Perform a thread dump with jstack
To perform a thread dump with jstack, simply run:
sudo jstack -F <pid> > <file-path>
pid
is the process ID of the Deephaven process.file-path
is the file path where the thread dump will be written.
For example, to perform a thread dump of worker_1
, use ps
, grep
, and awk
to capture the process ID:
sudo jstack -F $(ps -ef | grep worker_1 | awk '{print $2}' | head -n 1) > /tmp/threadDumpWorker1.txt
Perform a thread dump with kill -3 (SIGQUIT)
In cases where you want the thread dump to go to the process logs, kill -3
can be used and the thread dump will be sent to the standard output stream of the process.

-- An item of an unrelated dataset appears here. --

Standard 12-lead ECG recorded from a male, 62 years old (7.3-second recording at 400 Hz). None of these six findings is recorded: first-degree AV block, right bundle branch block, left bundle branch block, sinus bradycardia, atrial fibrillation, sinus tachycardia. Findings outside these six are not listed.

To perform a thread dump with kill -3
, simply run:
sudo kill -3 <pid>
pid
is the process ID of the Deephaven process.
For example, to perform a thread dump of worker_1
, use ps
, grep
, and awk
to capture the process ID:
sudo kill -3 $(ps -ef | grep worker_1 | awk '{print $2}' | head -n 1)
By default, worker logs are sent to the Deephaven database along with stderr
and stdout
, where stderr
is redirected to the stdout
for the process.
To view stdout
logs for worker_d0498a61
, the following query can be used:
t=db.liveTable("DbInternal", "ProcessEventLog").where("Date=today()", "Process=`worker_d0498a61`", "Level=`STDOUT`").sort("Timestamp")
t = (
db.live_table("DbInternal", "ProcessEventLog")
.where(["Date=today()", "Process=`worker_d0498a61`", "Level=`STDOUT`"])
.sort("Timestamp")
)
Analyzing garbage collection
Analyzing garbage collection (GC) logs is a powerful technique for diagnosing performance issues, latency spikes, and memory pressure in a Java application. By enabling GC logging, you can get detailed insights into heap usage, pause times, and the frequency of collection events.
To enable GC logging, you need to add specific flags to the Java launch command. A recommended configuration for modern Java versions (JDK 9+) is:
-Xlog:gc*:file=<gc-log-path>::filecount=<count>,filesize=<size>
gc-log-path
: The path to the log file (e.g.,/var/log/deephaven/gc.log
).count
: The number of log files to rotate.size
: The size of each log file before it's rotated (e.g.,10M
for 10 megabytes).
For example:
-Xlog:gc*:file=/var/log/deephaven/worker-gc.log::filecount=10,filesize=10M
Refer to the Modifying Java launch parameters section for instructions on how to add these flags to the appropriate Deephaven process.
Once you have captured the GC logs, you can use tools like GCEasy, GCViewer, or Java's built-in Flight Recorder (JFR) to analyze them and visualize the data.
Modify Java launch parameters
Many of the troubleshooting techniques described in this guide, such as enabling detailed logging, require adding arguments to the Java command line that launches a process. The method for setting these parameters varies depending on whether you are targeting a service, a worker, or an interactive script.
For detailed instructions on how to modify launch parameters for each process type, see the Java process launch configuration guide.